On 14 April 2025, the Tokyo Stock Exchange (TSE) announced proposed new regulations regarding management buyouts (MBOs) and other takeovers that create inherent conflicts of interest between the board and shareholders of the target company. The TSE will accept public comments on the proposal until 14 May 2025.

Below is a summary of the proposal:

Addressee: Boards of Directors of all companies listed on the TSE.

Applicable transactions: Takeovers by management (i.e., MBO), controlling shareholders, or other affiliates through tender offers (TOBs), share exchanges, or similar methods that result in the delisting of the company.

Requirement: To obtain and disclose an opinion from a special committee comprised of unconflicted Outside Directors, Outside Corporate Auditors, and external advisors. “Outside Director”)

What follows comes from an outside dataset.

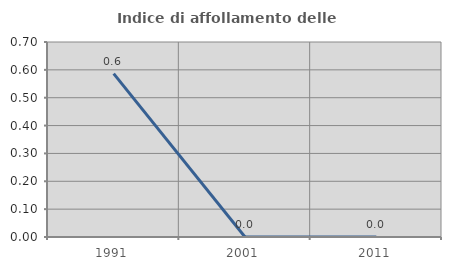
| Category | Indice di affollamento delle abitazioni  |
|---|---|
| 1991.0 | 0.587 |
| 2001.0 | 0 |
| 2011.0 | 0 |

Opinion: The opinion must articulate the committee’s assessment of fairness to public shareholders by addressing the following points:

  • whether the proposed transaction enhances corporate value
  • whether the terms of the transaction (e.g., amount/value of consideration, structure of the takeover, type of consideration) are fair
  • whether the transaction process is conducted in a fair manner

Additional explanations regarding the fairness of the terms: An opinion must include the committee’s assessment of fairness of the terms from various perspectives, including:

  • the process of the discussions and negotiations with the acquirer
  • the reasonableness of any valuations conducted along with the underlying assumptions
  • the appropriateness of the proposed premium relative to the historical share price and premiums paid in comparable transactions

Additional explanations regarding the fairness of the process: An opinion must detail which measures outlined in the Fair M&A Guidelines of METI have been implemented. If any of the measures have not been adopted, the opinion must provide an explanation for this omission, along with the committee’s assessment of how the absence of such measures impacts overall fairness.

“Majority of Minority” requirement: The proposed new rules do not require obtaining acceptance from a majority of minority shareholders for an offer to be successful.

After the public comment period closes on 14 May 2025, the TSE will review the comments and plans to implement the new regulations starting in July 2025.